In practice it’s unheard of for a Data Warehouse to have JUST reads or writes. In the real world they have both. This creates both an opportunity and a problem. If the reads and the writes occur at different times, then this can increase the effective utilization and reduce the wasted resource.
But is the real world ever so convenient? Absolutely not. In practical situations all the workloads, both read and write, will overlap each and interfere with each other and create a very bursty and unpredictable total demand with very large peaks.
The possible outcomes are
- The system will be overprovisioned and under-loaded. More capacity will exist than is needed by the total read-write demands. This is akin to burning money.
- The system will be under-provisioned and overloaded—the total read-write demands will exceed capacity; users will have to wait longer for results and write loads will be slowed down. In extreme, but all too frequent cases, this can hit a feedback loop—write queries fall behind, read queries time out and retry which increases system load. Write queries start to fail and fall further behind. Very quickly this loop will bring a system to its knees.
- Very, very rarely the system will have absolutely the right capacity for the user demands and will be both cost effective and meet all user demands.
Snowflake’s Instantaneous Demand
The problem here is all down to Elasticity. Even most modern Cloud Data Warehouses have elasticity models that are meant to flex based on trends (e.g. “this week I have more users than last week”, “this month we added new data loads, so we need to increase capacity”). What is really needed is a system that can respond to Instantaneous Demand.
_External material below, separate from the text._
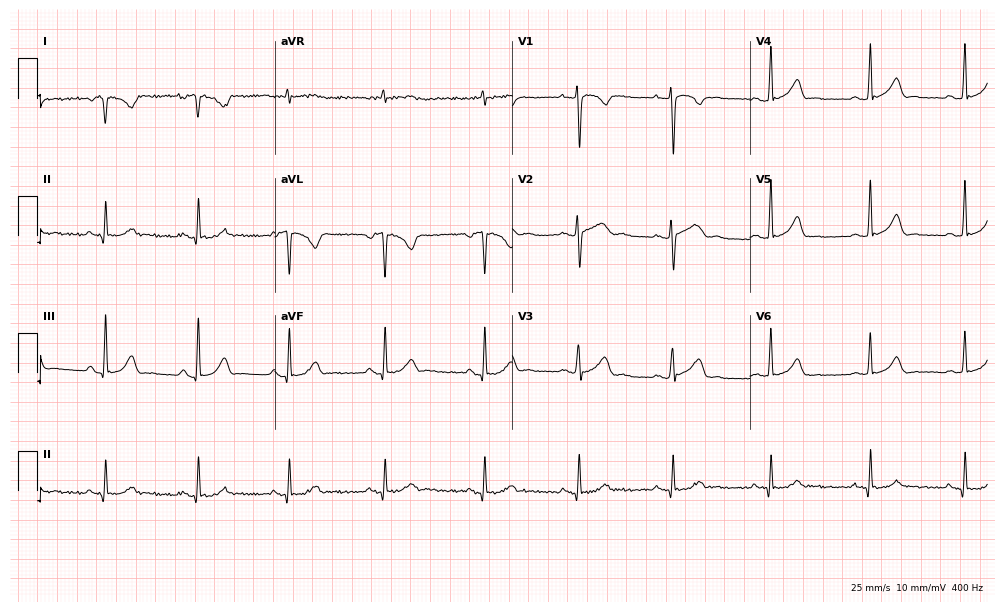
12-lead ECG (9.7-second recording at 400 Hz) from a female, 21 years old. Screened for six findings — first-degree AV block, right bundle branch block, left bundle branch block, sinus bradycardia, atrial fibrillation, sinus tachycardia — none is recorded.

The Snowflake Virtual Warehouse model provides exactly this capability.
In a continuous write model, a relatively small Virtual Warehouse can be provisioned ‘always on’. In a Regular or Batch load model a Virtual Warehouse can be provisioned for this load with Auto Resume and Auto Suspend; the Warehouse is only being paid for when it’s needed and being used.
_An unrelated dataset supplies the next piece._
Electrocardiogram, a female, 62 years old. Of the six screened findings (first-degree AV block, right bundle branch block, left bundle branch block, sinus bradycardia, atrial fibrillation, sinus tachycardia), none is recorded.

In more complex load scenarios different Virtual Warehouses can be provisioned for each data set for example:
- Massive batch events being loaded daily: dedicated X-Large Virtual Warehouse with Auto Suspend and Auto Resume
- Regular Time Series loads every 30 minutes: dedicated Large Virtual Warehouse with Auto Suspend and Auto Resume
- Continuous Status Update loads: dedicated X-Small Virtual Warehouse always on
Critically, since each of these loads have their own warehouse, there is no contention between them (or between them and any read workloads).
Read workloads can be similarly provisioned:
- Updating wall boards every 60 seconds: dedicated X-Small Virtual Warehouse always on
- Hourly updating of KPI reports: dedicated Large Virtual Warehouse with Auto Suspend and Auto Resume
- Ad-hoc queries from Engineering users: dedicated X-Large Virtual Warehouse with Auto Suspend and Auto Resume and auto-scale of the cluster size
- Ad-hoc queries from Operations users: dedicated 2X-Large Virtual Warehouse with Auto Suspend and Auto Resume and auto-scale of the cluster size
- CFO finance reports: dedicated X-Large Virtual Warehouse with Auto Suspend and Auto Resume—when the CFO wants their report, they don’t want to wait in line. So why make them?!
Ultimately, this creates an architecture where workloads are modelled, distributed based on some key attributes (some of which have been discussed here and some of which are out of scope of this blog post like cache hit frequency) and they are provisioned as specific Snowflake Virtual Warehouses. This creates a system where capacity follows demand very closely (certainly sub 60 seconds) and creates the true win-win: All read-write workloads get the capacity they need when they need it.